During this period, of course, Madame Waddington lived the brilliant social and political life of the capital. M. Waddington began his diplomatic career in 1878 as the first Plenipotentiary of France to the Congress of Berlin. In 1883 he was sent as Ambassador Extraordinary to represent France at the coronation of Alexander III; and it was then that Madame Waddington began to send history through the diplomatic pouch, and sow the seeds of that post-career which comes to so few widows of public men.
Madame Waddington’s letters from Russia, and later from England where her husband was Ambassador from 1883 to 1893 are now so famous, being probably in every private library of any pretensions, that it would be a waste of space to give an extended notice of them in a book which has nothing whatever to do with the achievements of its heroines in art and letters in that vast almost-forgotten period, Before the War. Suffice it to say that they are among the most delightful epistolary contributions to modern literature, the more so perhaps as they were written without a thought of future publication. But being a born woman of letters, every line she writes has the elusive qualities of style and charm; and she has besides the selective gift of putting down on paper even to her own family only what is worth recording.
When these letters were published in Scribner’s Magazine in 1902, eight years after M. Waddington’s death, they gave her an instant position in the world of letters, which must have consoled her for the loss of that glittering diplomatic life she had enjoyed for so many years.

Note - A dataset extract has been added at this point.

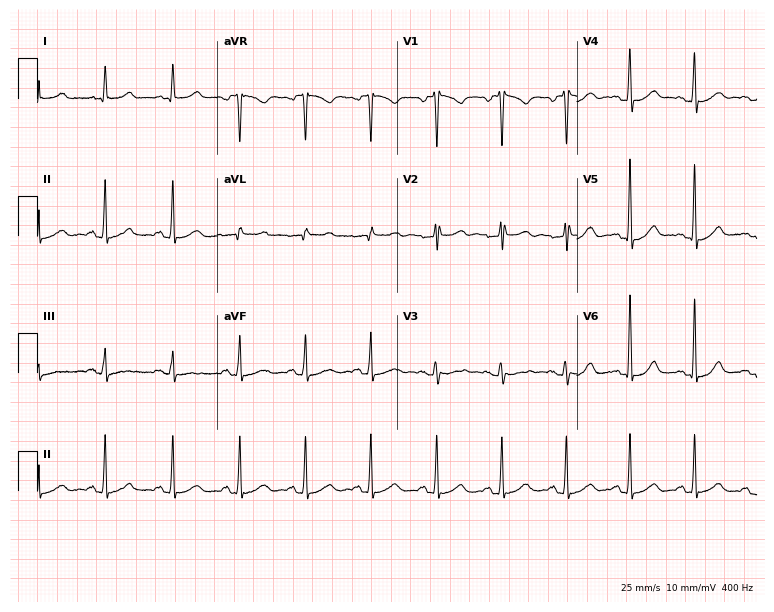
12-lead ECG from a 41-year-old male patient. No first-degree AV block, right bundle branch block, left bundle branch block, sinus bradycardia, atrial fibrillation or sinus tachycardia recorded for this tracing. Findings outside these six are not listed.
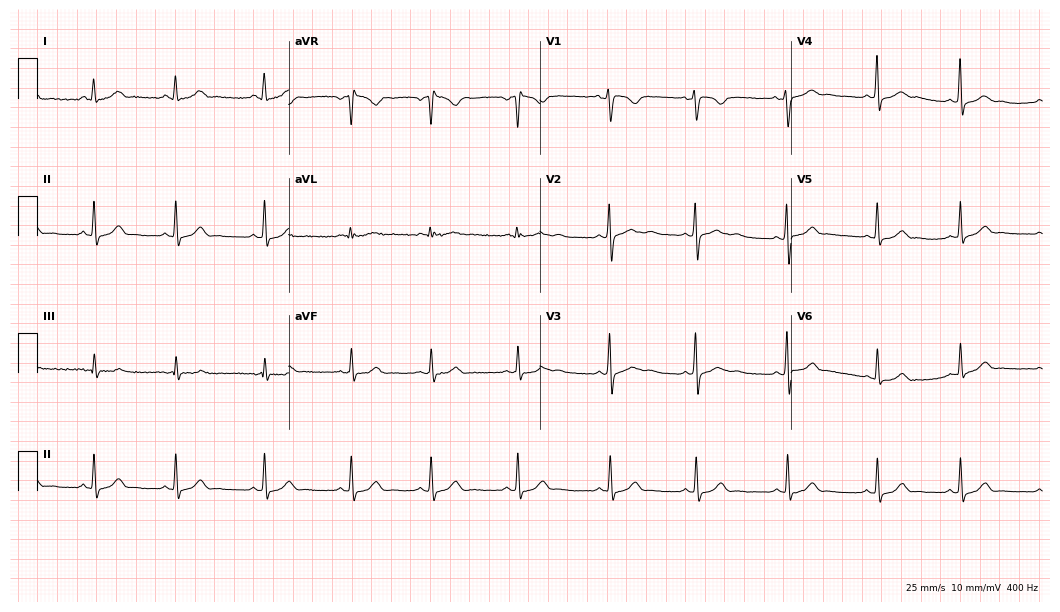
12-lead ECG from a female patient, 39 years old (10.2-second recording at 400 Hz). Recorded interpretation: within normal limits.

Not that Madame Waddington had ever dropped out of society, except during the inevitable period of mourning. In Paris up to the outbreak of the war she was always in demand, particularly in diplomatic circles, by far the most interesting and kaleidoscopic in the European capitals. I was told that she never paid a visit to England without finding an invitation from the King and Queen at her hotel, as well as a peck of other invitations.